# Nonfunctioning socket - running electrical wire to outlet



## notwoohoo (Mar 18, 2009)

Hello, first post here.

When I purchased my house a few years ago there was an outlet in the guest bath that never worked.  It did have a GFCI sticker indicator on it, but not the GFCI reset.  I used one of those $3 outlet testers (probe in ground plug and hot side) and it, rather unsurprisingly, didn't light up.  According to the breaker panel, this circuit is shared with a guest bedroom directly across the hallway.  I tested all of the outlets in the bedroom, they are all functioning properly.  I'm not sure which outlet is the last outlet in the chain prior to going to the bathroom.  Also, I'm not sure how this outlet had GFCI protection as I haven't ever found a reset for it (maybe it was just the sticker and no protection ).  

Anyways, I wanted to get some advice as to next steps in fixing this outlet.  I feel very comfortable with installing a new outlet w/ GFCI, if needed.  Is there a standard for electrical wire for the run (house was built in 1995)?  Can I run the wire through the attic?  It appears the previous run of wire went under the floor, so that's not going to work for me...  I've also heard that putting two GFCIs in the circuit is a bad thing, is there a way to determine if there is GFCI protection on the line easily?
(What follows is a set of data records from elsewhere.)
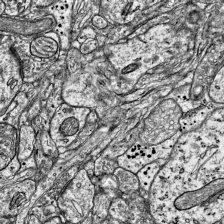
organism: Mouse
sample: Visual Cortex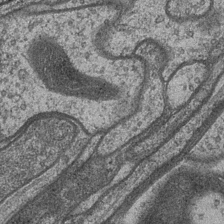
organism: Drosophila
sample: Optic medulla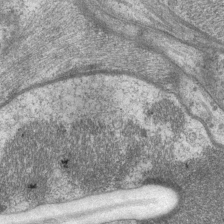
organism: P. pacificus
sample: Pharynx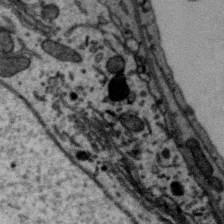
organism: Zebra finch
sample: Brain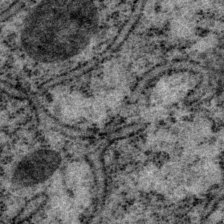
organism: P. pacificus
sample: Pharynx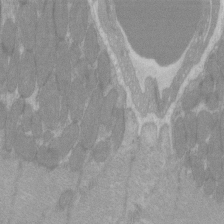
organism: C57BL Mouse
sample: Tibialis anterior muscle cell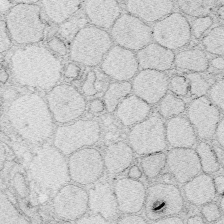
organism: Zebrafish
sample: Whole-Brain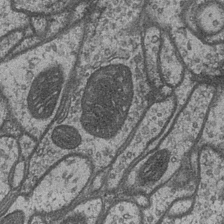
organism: Drosophila
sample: Optic medulla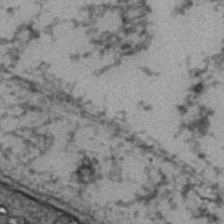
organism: Zebrafish
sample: Zebrafish embryo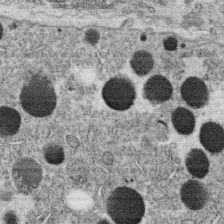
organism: C. elegans
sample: C. elegans oocyte; sperm cells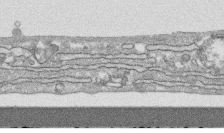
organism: Human
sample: CRL-1474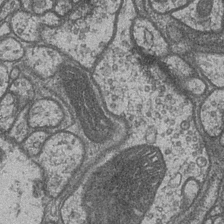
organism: Drosophila
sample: Optic medulla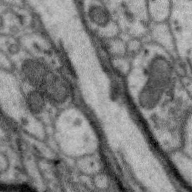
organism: Zebra finch
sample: Brain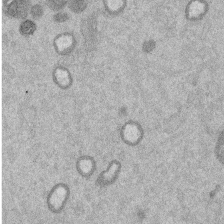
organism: Mouse
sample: Dividing mouse embryo 1 cell stage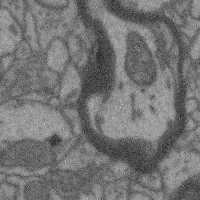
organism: Mouse
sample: Cerebral cortex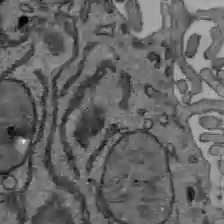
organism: C57BL Mouse
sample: Liver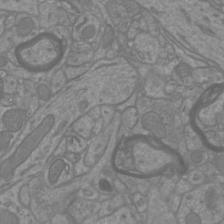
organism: Mouse
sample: Cortical neurons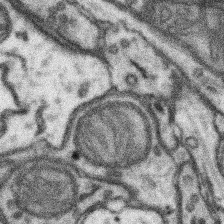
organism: Mouse
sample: Somatosensory cortex neuropil

As far as materials go, here's my list so far..
1) New outlet with GFCI (if required)
2) New faceplate to accomodate GFCI reset
3) New junction box for existing work to mount the outlet in
4) Wire nuts
5) Wire for the run (if I can go from the outlet closest, it will be approximately 15 feet including the vertical run into the attic)


----------



## handyguys (Mar 18, 2009)

Most likely you DO have a GFCI ahead of that outlet. They can be in weird places.

Look in: Kitchen, another bathroom, garage, outside outlets, basement. Make sure you move furniture to look behind, look behind bushes outside. I'll bet a dollar you will find one.
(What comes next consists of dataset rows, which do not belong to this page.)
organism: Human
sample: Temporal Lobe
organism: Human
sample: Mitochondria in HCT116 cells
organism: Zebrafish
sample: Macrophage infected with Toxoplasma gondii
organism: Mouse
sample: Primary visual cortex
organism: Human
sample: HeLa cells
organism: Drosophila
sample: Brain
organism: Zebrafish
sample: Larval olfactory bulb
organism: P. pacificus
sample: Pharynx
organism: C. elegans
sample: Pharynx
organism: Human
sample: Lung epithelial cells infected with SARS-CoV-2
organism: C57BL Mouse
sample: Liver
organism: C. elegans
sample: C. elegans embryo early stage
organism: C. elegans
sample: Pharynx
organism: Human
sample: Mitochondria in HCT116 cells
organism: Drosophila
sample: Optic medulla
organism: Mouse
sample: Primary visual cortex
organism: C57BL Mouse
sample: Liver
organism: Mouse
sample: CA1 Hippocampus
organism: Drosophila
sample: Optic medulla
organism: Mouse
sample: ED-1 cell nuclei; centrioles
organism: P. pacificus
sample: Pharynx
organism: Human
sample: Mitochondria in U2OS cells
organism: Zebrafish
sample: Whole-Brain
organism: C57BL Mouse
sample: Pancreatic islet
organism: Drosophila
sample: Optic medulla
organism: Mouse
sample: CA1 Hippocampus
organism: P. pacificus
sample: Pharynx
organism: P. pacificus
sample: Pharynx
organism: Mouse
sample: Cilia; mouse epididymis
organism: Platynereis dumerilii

If you run a new wire to the outlet location what will you do with the old line? You cant just tape it off and shove it in the wall. What happens when someone else finds the GFCI and resets it. Now you have a hot wire in the wall.

It could be possible you also have a GFCI built into a circuit breaker. 
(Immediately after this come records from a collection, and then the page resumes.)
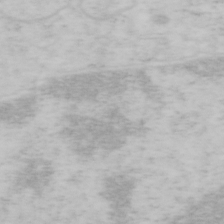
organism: Mouse
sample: OT-I killer T cells with ID8 ovarian cancer cells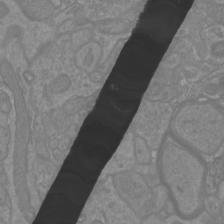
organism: Mouse
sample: Cortical neurons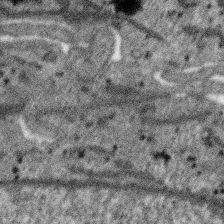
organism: Human
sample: Lung epithelial cells infected with SARS-CoV-2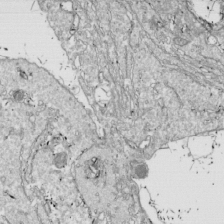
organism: Drosophila
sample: Cell division; meiosis; drosophila spermatocytes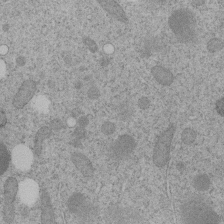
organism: C. elegans
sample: C. elegans embryo early stage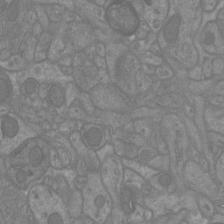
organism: Mouse
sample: Cortical neurons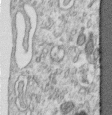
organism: Human
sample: Centriole in RPE cells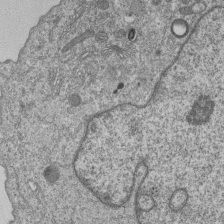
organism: Human
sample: MDA-MB-231 cells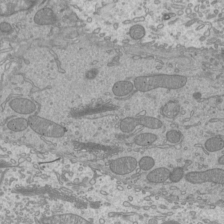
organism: Mouse
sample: Cilia; mouse epididymis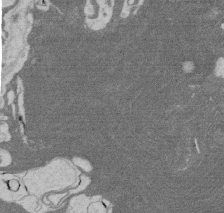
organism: Rat
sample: Salivary granule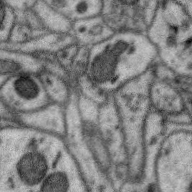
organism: Zebra finch
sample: Brain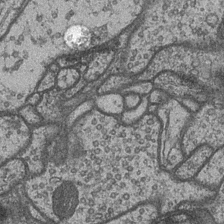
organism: Drosophila
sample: Optic medulla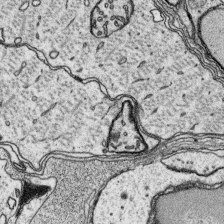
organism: Platynereis dumerilii
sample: Parapodia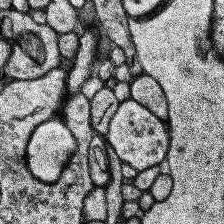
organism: Human
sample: Temporal Lobe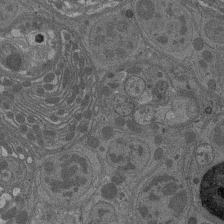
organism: Drosophila
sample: Antenna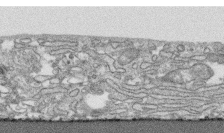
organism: Human
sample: CRL-1474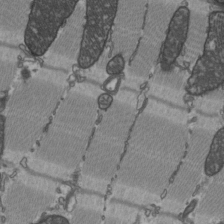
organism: C57BL Mouse
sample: Heart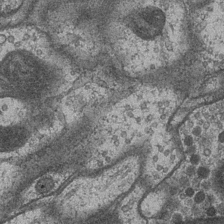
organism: Drosophila
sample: Optic medulla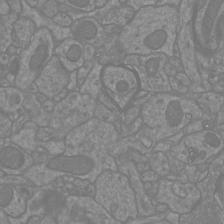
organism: Mouse
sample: Cortical neurons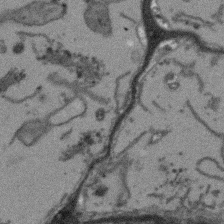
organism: Arabidopsis thaliana
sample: Root tip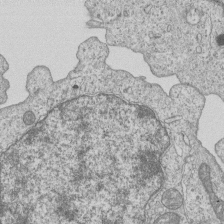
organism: Human
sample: MDA-MB-231 cells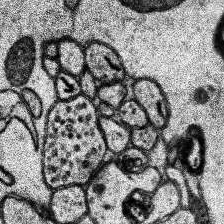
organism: Human
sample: Temporal Lobe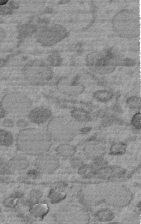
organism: C. elegans
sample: C. elegans embryo early stage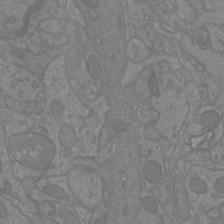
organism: Mouse
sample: Cortical neurons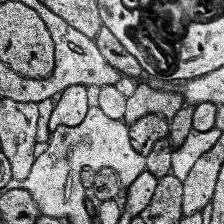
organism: Human
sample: Temporal Lobe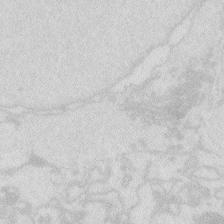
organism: Zebrafish
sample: Macrophage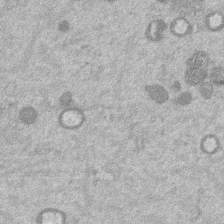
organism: Mouse
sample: Dividing mouse embryo 1 cell stage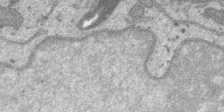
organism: Human
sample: Lung epithelial cells infected with SARS-CoV-2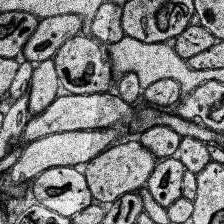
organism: Human
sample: Temporal Lobe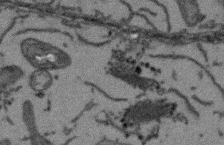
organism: Arabidopsis thaliana
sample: Root tip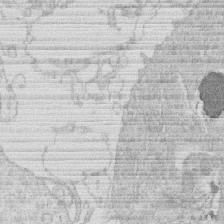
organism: Human
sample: Macrophage cells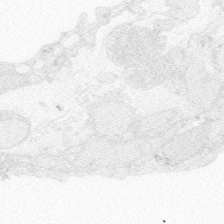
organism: Zebrafish
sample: Whole-Brain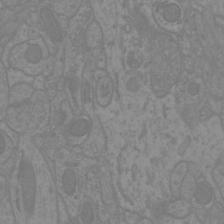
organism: Mouse
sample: Cortical neurons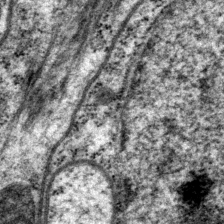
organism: P. pacificus
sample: Pharynx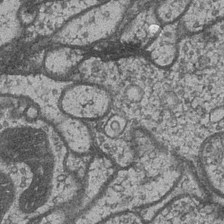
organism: Drosophila
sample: Optic medulla

Or, if your label is correct inside the panel its also possible a GFCI in there feeds your non-working outlet. If that GFCI works it could be a bad connection on that GFCI or on your non-functioning outlet.

I would do more troubleshooting before you go down the re-wire route, its probably not necessary. Good luck, let us know what you find.


----------



## triple D (Mar 20, 2009)

Look in all the bathrooms, by the sinks, and see if there is a gfi plug at any of them. If there is push the test button, then reset, see if this gets the other plug working. Also are the other bathrooms working? If not then look near panel in garage, and see if there is a gfi looking plug with no place to plug something in to it. In the time your home was built, the only thing that could be was a dedicated 20amp breaker, labeled bathroom plugs. And it can only go to plugs in baths. So let us know what you find. Good luck....


----------



## JoeD (Mar 20, 2009)

If the house was built in 95 then the actual GFCI rectacle should be in another bathroom.


----------